In a place where social media is already common and home internet access is high, AI chat adoption often starts with practical uses—then expands into lifestyle use. People try a bot to rewrite a paragraph, then later use it to plan a week of meals, then eventually use it the way they might use a friend: “I had a weird day—talk to me.”
AI in Welsh public services: chatbots as “digital front doors”
Wales also has public-sector momentum around AI. The Welsh Government has published statements about funding projects to demonstrate practical benefits of AI in Welsh public services, with an emphasis on learning lessons and sharing best practice across the public sector. More recently, the Welsh Government published an “AI plan for Wales” (AI Cymru), including guidance-oriented goals like involving people across age groups in AI adoption and ensuring it supports Welsh language use, accessibility, and inclusion.
This matters for everyday life because government adoption tends to normalize the behavior. When people can ask a chatbot a question about a service—rather than hunting through pages—it teaches them “chat is a valid way to get things done.” Over time, that spills into other areas: banking support bots, retail bots, travel bots, and personal companion bots.
AI companions: why some Welsh users find them comforting (and why it’s not just “loneliness”)

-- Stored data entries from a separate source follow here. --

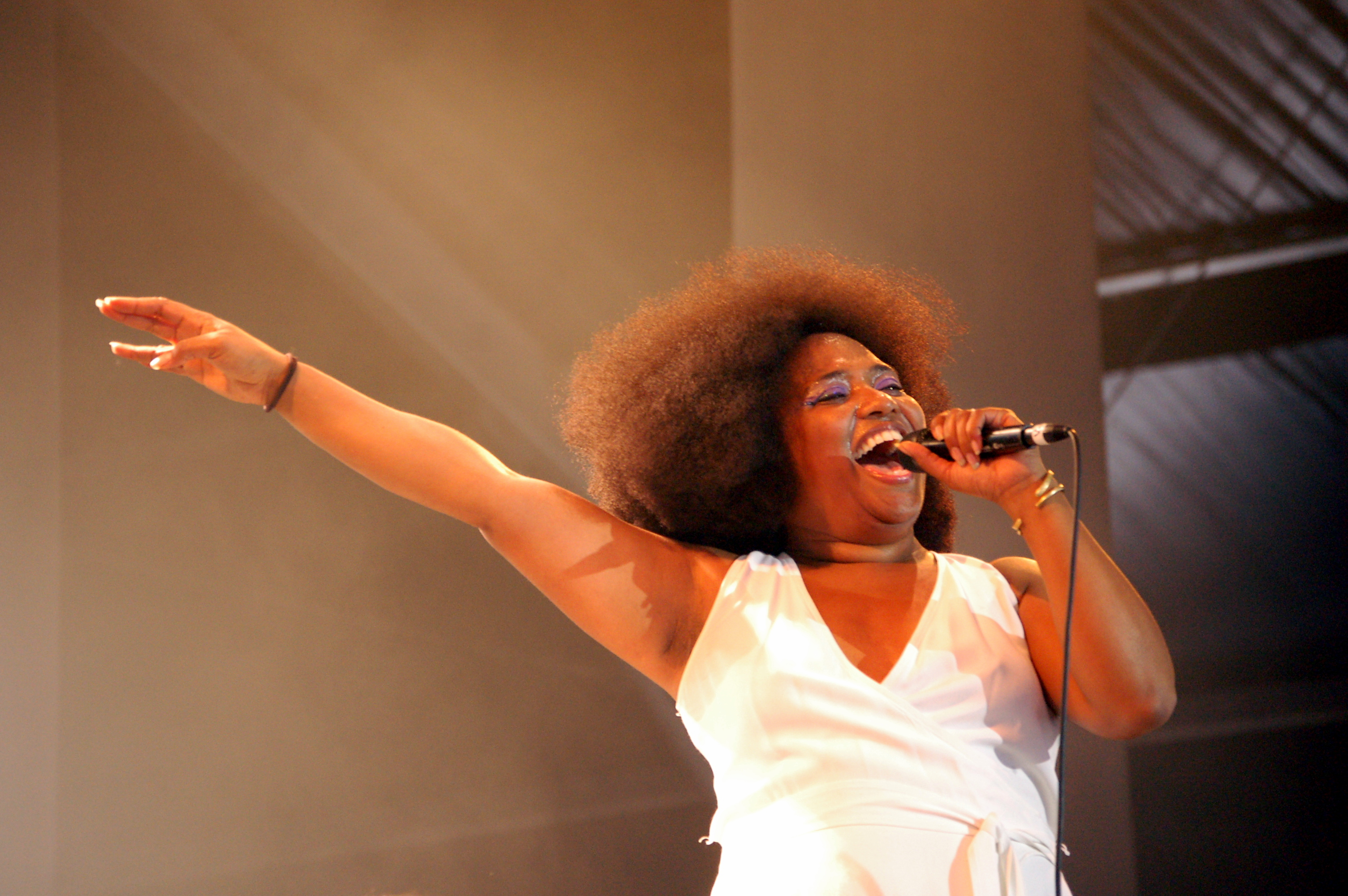 The Bellrays en concert à Art Rock (Saint-Brieuc)
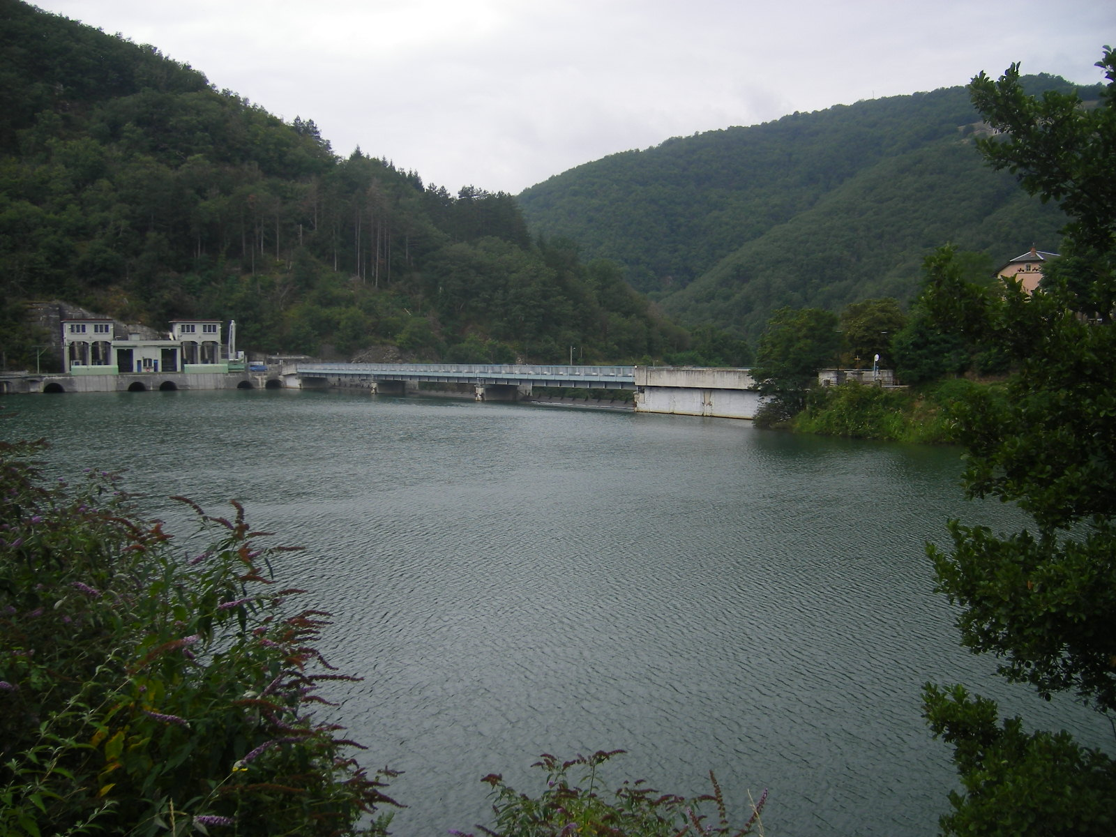 Barrage de Pinet - Tarn river
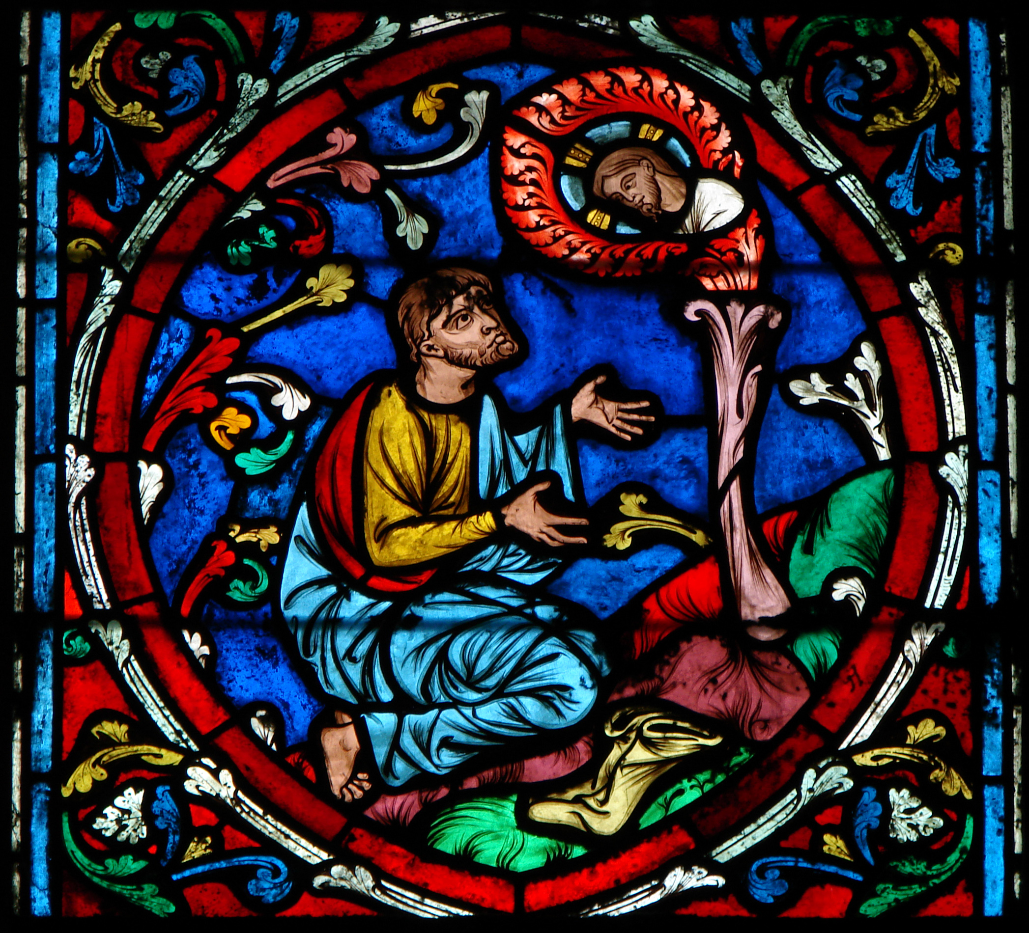 Vitrail de la cathédrale Notre-Dame de Paris: l'arbre de Jessé. Détail: Moïse (l'arbre de Jessé présente parfois, outre les ancêtres du Christ, des figures de l'Ancien Testament; il s'agit ici d'une figure latérale qui n'est pas au-dessus de Jessé). Vitrail signé par Didron et daté de 1864 (?), date de la fin de la campagne de restauration confiée à Viollet-le-Duc.
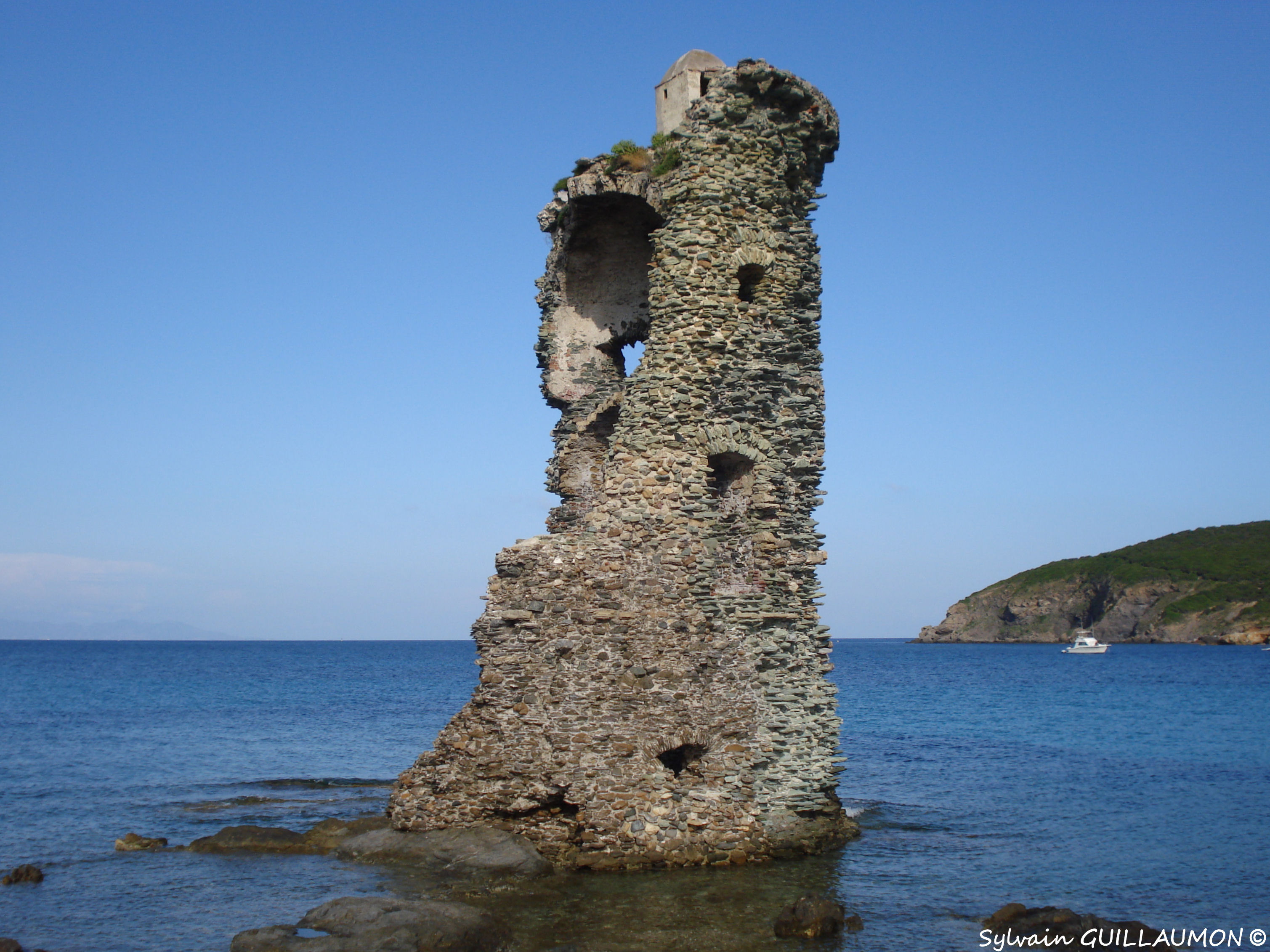 Vue sur la Tour Santa Maria (achevée en 1549, partiellement détruite en 1793, inscrite aux Monuments Historiques), au loin l'Ile de Capraia, depuis le Sentier des Douaniers (1)
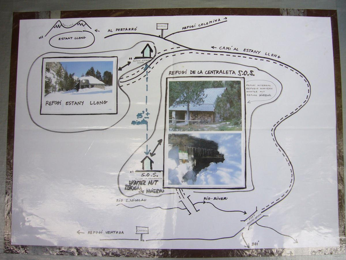 Indicador al Refudi d'Estany Llong; la Vall de Boí, Alta Ribagorça, Catalunya
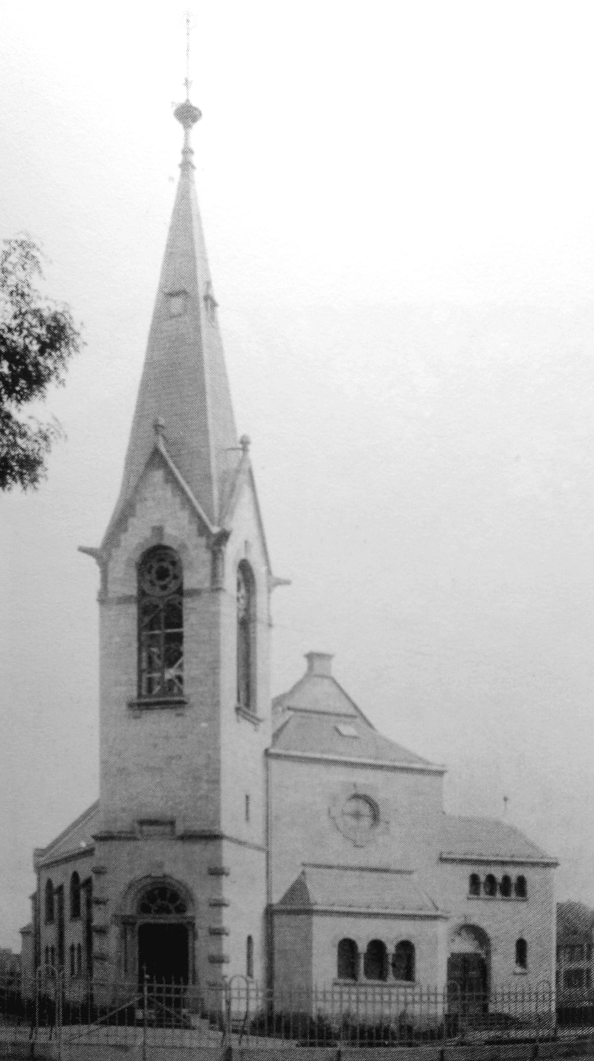 Evangelische Kirche Dillingen/Saar, nach der Einweihung im Jahr 1903 (Gemeindearchiv)

The phrase “AI companion” can sound dramatic, but in real life it often looks simple. Someone comes home, opens a chat, and talks—about football, stress, dating, gym goals, anxiety, films, whatever. It’s a low-pressure space where you’re not worried about being judged, ghosted, or misunderstood. For some people, it’s a gentle bridge on days when social energy is low.
In Wales, there are a few reasons companions can feel especially appealing:
- Language and identity: Some people want spaces that respect Welsh culture and bilingual life. Public-sector AI planning explicitly highlights supporting Welsh language use and inclusion, which signals that language-aware AI is on the radar.
- Rural/transport realities: In more rural areas, meeting up can take effort. Digital chat becomes a bigger slice of daily social life.
- Mental load: Modern life is busy; companions offer “conversation without logistics.”
What Welsh users tend to use bots for (the most common patterns)
Putting the stats together, a realistic picture of Wales in 2024–2025 looks like this:
Social media is already normal for most adults (8 in 10), nearly universal for 16–29s, and still used by a majority of older adults. People have strong video habits, with Wales leading UK nations in time spent watching in-home video content. On top of that, generative AI tools are now mainstream enough that a large share of UK online adults report having used them in the last year.
So the “typical uses” of AI chat in Wales often fall into three buckets:
Everyday productivity: rewriting text, summarizing, translating, planning, brainstorming.
Learning and career: homework support, interview prep, explanations, practice questions.
Lifestyle and companionship: motivation, routines, social comfort, hobby chat.
Wales isn’t “one single online culture”—it’s a mix of Cardiff city life, valley communities, coastal towns, and rural areas. But the direction is clear. With 96% home internet access, social media use at “8 in 10,” and heavy daily video habits, Wales already spends a lot of time in digital spaces. AI chatbots and companions are increasingly just another layer of that—sometimes a tool, sometimes entertainment, sometimes a quiet form of company. And as Welsh public services explore AI more formally (with bilingual and inclusion goals), “chat as interface” is likely to feel even more normal in everyday Welsh life.